Load and re-use a SentenceTransformers word embedding model #
Prerequisites #
-
A Python>=3.6 Code Environment with the following package:
-
sentence-transformers==2.2.2
-
Introduction #
Natural Language Processing (NLP) use cases typically involve converting text to word embeddings. Training your word embeddings on large corpora of texts is costly. As a result, downloading pre-trained word embeddings models and re-training them as needed is a popular option. SentenceTransformers is a Python framework for state-of-the-art sentence, text and image embeddings. The framework is based on Pytorch and Transformers and offers a large collection of pre-trained models. In this tutorial, you will use Dataiku’s Code Environment resources feature to download and save pre-trained word embedding models from SentenceTransformers. You will then use one of those models to map a few sentences to embeddings.
Downloading the pre-trained word embedding model #
The first step is to download the required assets for your pre-trained models. To do so, in the Resources screen of your Code Environment, input the following initialization script then click on Update :
######################## Base imports #################################
import logging
import os
import shutil
from dataiku.code_env_resources import clear_all_env_vars
from dataiku.code_env_resources import grant_permissions
from dataiku.code_env_resources import set_env_path
from dataiku.code_env_resources import set_env_var
from dataiku.code_env_resources import update_models_meta
# Set-up logging
logging.basicConfig()
logger = logging.getLogger("code_env_resources")
logger.setLevel(logging.INFO)
# Clear all environment variables defined by a previously run script
clear_all_env_vars()
# Optionally restrict the GPUs this code environment can use (it can use all by default)

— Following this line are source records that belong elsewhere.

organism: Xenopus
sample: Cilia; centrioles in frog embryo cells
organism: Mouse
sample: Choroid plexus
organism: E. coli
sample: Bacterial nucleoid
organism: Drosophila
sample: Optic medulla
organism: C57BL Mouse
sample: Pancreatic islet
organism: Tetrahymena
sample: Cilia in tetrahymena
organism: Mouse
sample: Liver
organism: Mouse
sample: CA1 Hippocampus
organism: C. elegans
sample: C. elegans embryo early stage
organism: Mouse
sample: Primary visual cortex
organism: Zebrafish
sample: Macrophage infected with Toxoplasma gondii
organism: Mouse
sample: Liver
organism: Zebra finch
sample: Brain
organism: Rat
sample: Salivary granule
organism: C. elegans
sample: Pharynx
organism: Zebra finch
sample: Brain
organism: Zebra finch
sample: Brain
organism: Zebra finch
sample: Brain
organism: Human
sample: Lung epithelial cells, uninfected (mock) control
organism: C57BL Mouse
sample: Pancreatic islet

# set_env_var("CUDA_VISIBLE_DEVICES", "") # Hide all GPUs
# set_env_var("CUDA_VISIBLE_DEVICES", "0") # Allow only cuda:0
# set_env_var("CUDA_VISIBLE_DEVICES", "0,1") # Allow only cuda:0 & cuda:1
######################## Sentence Transformers #################################
# Set sentence_transformers cache directory
set_env_path("SENTENCE_TRANSFORMERS_HOME", "sentence_transformers")

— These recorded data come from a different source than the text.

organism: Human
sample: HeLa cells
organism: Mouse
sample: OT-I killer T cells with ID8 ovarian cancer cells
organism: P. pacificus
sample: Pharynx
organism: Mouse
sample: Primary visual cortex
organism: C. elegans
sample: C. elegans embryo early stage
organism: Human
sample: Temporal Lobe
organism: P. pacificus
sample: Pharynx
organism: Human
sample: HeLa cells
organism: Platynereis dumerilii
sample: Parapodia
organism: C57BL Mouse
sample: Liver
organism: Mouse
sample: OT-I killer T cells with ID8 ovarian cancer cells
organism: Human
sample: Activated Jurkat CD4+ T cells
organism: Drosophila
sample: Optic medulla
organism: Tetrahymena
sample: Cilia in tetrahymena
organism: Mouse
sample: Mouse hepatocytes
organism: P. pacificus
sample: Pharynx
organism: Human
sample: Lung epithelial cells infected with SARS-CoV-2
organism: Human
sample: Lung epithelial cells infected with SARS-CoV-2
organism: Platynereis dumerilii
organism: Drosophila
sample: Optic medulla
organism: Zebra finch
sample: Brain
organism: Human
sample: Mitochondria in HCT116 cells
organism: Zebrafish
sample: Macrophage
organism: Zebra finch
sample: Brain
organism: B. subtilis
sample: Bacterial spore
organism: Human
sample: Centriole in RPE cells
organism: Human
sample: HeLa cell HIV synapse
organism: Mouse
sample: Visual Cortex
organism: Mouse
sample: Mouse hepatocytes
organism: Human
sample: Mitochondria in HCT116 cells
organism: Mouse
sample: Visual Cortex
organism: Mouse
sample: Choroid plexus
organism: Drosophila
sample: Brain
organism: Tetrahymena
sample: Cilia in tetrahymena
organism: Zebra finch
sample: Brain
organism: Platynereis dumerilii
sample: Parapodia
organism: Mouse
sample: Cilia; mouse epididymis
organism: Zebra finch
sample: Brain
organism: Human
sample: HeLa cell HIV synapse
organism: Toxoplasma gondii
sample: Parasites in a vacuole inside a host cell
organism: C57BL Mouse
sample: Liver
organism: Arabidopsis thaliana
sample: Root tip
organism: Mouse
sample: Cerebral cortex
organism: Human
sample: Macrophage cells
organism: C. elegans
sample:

import sentence_transformers
# Download pretrained models
MODELS_REPO_AND_REVISION = [
("DataikuNLP/average_word_embeddings_glove.6B.300d", "52d892b217016f53b6c717839bf62c746a658933"),
# Add other models you wish to download and make available as shown below (removing the # to uncomment):
# ("bert-base-uncased", "b96743c503420c0858ad23fca994e670844c6c05"),
]
sentence_transformers_cache_dir = os.getenv("SENTENCE_TRANSFORMERS_HOME")

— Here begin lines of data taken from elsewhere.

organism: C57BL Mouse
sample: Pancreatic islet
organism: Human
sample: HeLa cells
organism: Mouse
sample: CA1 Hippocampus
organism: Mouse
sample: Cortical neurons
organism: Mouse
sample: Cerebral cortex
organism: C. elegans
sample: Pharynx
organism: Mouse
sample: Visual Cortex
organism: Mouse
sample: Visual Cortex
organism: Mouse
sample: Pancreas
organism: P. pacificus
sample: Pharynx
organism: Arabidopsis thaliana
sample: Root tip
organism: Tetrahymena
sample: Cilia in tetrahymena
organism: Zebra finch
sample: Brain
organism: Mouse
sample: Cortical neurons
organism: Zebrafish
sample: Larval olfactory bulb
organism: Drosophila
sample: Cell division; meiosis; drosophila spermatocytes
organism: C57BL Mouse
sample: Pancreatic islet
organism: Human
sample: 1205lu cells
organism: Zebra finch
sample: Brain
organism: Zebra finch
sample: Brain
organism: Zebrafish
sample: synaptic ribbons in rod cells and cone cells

for (model_repo, revision) in MODELS_REPO_AND_REVISION:
logger.info("Loading pretrained SentenceTransformer model: {}".format(model_repo))
model_path = os.path.join(sentence_transformers_cache_dir, model_repo.replace("/", "_"))
# This also skips same models with a different revision
if not os.path.exists(model_path):
model_path_tmp = sentence_transformers.util.snapshot_download(
repo_id=model_repo,
revision=revision,
cache_dir=sentence_transformers_cache_dir,
library_name="sentence-transformers",
library_version=sentence_transformers.__version__,
ignore_files=["flax_model.msgpack", "rust_model.ot", "tf_model.h5",],
)
os.rename(model_path_tmp, model_path)
else:
logger.info("Model already downloaded, skipping")
# Add sentence embedding models to the code-envs models meta-data
# (ensure that they are properly displayed in the feature handling)
update_models_meta()
# Grant everyone read access to pretrained models in sentence_transformers/ folder
# (by default, sentence transformers makes them only readable by the owner)
grant_permissions(sentence_transformers_cache_dir)
This script retrieves a pre-trained model from
SentenceTransformers
and stores them in the Dataiku Instance. To download more of them, you’ll need to add them to the list and includes their
revision
, which is the model repository’s way of
versioning these models
.
Note that the script will only need to run once. After that, all users allowed to use the Code Environment will be able to leverage the pre-trained models without having to re-download them.
Converting sentences to embeddings using your pre-trained model #
You can now use those pre-trained models in your Dataiku Project’s Python Recipe or notebook. Here is an example using the word
average_word_embeddings_glove.6B.300d
model to map each sentence in a list to a 300-dimensional dense vector space.
import os
from sentence_transformers import SentenceTransformer
# Load pre-trained model
sentence_transformer_home = os.getenv('SENTENCE_TRANSFORMERS_HOME')
model_path = os.path.join(sentence_transformer_home, 'DataikuNLP_average_word_embeddings_glove.6B.300d')
model = SentenceTransformer(model_path)
sentences = ["I really like Ice cream", "Brussels sprouts are okay too"]
# get sentences embeddings
embeddings = model.encode(sentences)
embeddings.shape
Running this code should output a numpy array of shape (2,300) containing numerical values.